Richard was engaged in sawmilling in the Wainuiomata Valley by ... [unclear copy] …sawmilling in Whiteman’s Valley.  One son Richard married Janet Gorrie in Australia and had three sons, James, Richard and John who bought land in the new settlement of Levin. 

Richard had married Christina Mcillvride in 1879.  Christina had travelled to New Zealand from Scotland with her parents John and Isabella in the Oliver Lang in 1858. 

The couple had six girls and one boy born to them. Christina being born in 1860. 

James and Richard bought 600 acres of land in the Horowhenua block of 4000 acres of which Levin is now the centre. Their land stretched from the now Bush St to Queen St from Cambridge St and back to Gladstone Rd. The bush on the land consisted mainly of matai and totara with some rimu, white-pine, rata, miri and puketa. 

They brought the sawmill machinery from Whiteman’s Valley and set up the sawmill in 1891-92.  This was sited about where the back of Horowhenua Electric Power substation is now in Cambridge St. 

The two-storey homes were built in 1891 of timber brought form Whiteman’s Valley; one being built east of the railway station and about in line with it, just east of the now Totara St.  Beardsley Pearce backs onto the site. 

The other was built in Queen St East and still exists.


Coin tossed

Both were built to the same plan and the toss of a coin decided which brother got which. 

Richard won the house by the mill. John remained in Wellington to run a large joinery business specialising in the then popular mouldings for verandah posts, etc. 

A large garden and orchard was established around the house and was the show property of Levin for many years. This house was demolished in 1959 and the timber went into other buildings in Levin. 

The mill had a railway siding from the Wellington Manawatu Railway Company’s line. The Prouses were shareholders in the company.



In 1894 they established a sawmill up the south branch of Hautere Rd operating it until 1904. They also had a sawmill at Kereru, now Koputaroa, at the back of the railway station cutting white pine.  The logs there were cut into flitches up to 12”x12” and up to 50’ long. This mill was later shifted to the horse-shoe bend on the south side of the Manawatu River cutting white pine and rata.  No dates are known but it must have been in the 1890-1905 period.

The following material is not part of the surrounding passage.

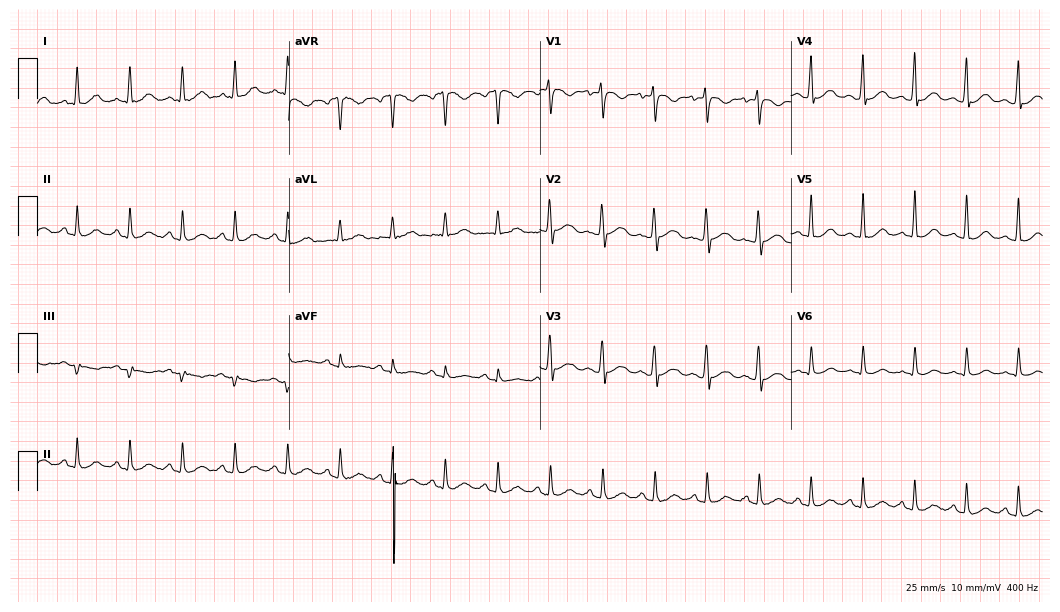
Standard 12-lead ECG recorded from a 30-year-old woman. None of these six findings is recorded: first-degree AV block, right bundle branch block, left bundle branch block, sinus bradycardia, atrial fibrillation, sinus tachycardia.

Some time during this period the Prouse bothers operated a flaxmill at Karihana Bay, Plimmerton.  At least some of the flax was cut in the area north of Plimmerton on the Main Highway. The flax was trolleyed through a tunnel said to have been built by prisoners, to Karihana Bay.  It is said to have been used to convey ballast metal for the railway line.



Christina (known as Tina) though she had no training, perforce became a nurse for the community especially to the mill.  Many accidents occurred in the mills and the bush.


Remarkable figure

She was a remarkable figure in Levin and well known for her help to the community.  She was also a midwife often known as Granny Prouse. 

Richard and Tina had seven children born to them, but only one boy Richard Allan, known as Allan. 

He recalled later in life that while ploughing at the corner of Bartholomew Rd and Liverpool St some very large roots were dragged up. James Parsons told him he had cut a large rimu tree there in 1900.  It was 100’ without a limb and of 5’ diameter.


Bank counter

A board was milled from it 12’ long, 3’ thick and 4’ wide.  This was installed as a counter in the Bank of NZ in Wellington.  During renovations in 1935 people were amazed that there were no joins in the counter. Allan informed them where the board had come from. The counter was installed again and was still there in the 1960s. 

The Levin sawmill was demolished about 1907 and the machinery shifted to a mill in the King Country by John Prouse. Some of the Prouse  family had large areas of land in the Mangaraku area west of Collingwood and they operated a sawmill there, probably the same sawmill machinery used again. 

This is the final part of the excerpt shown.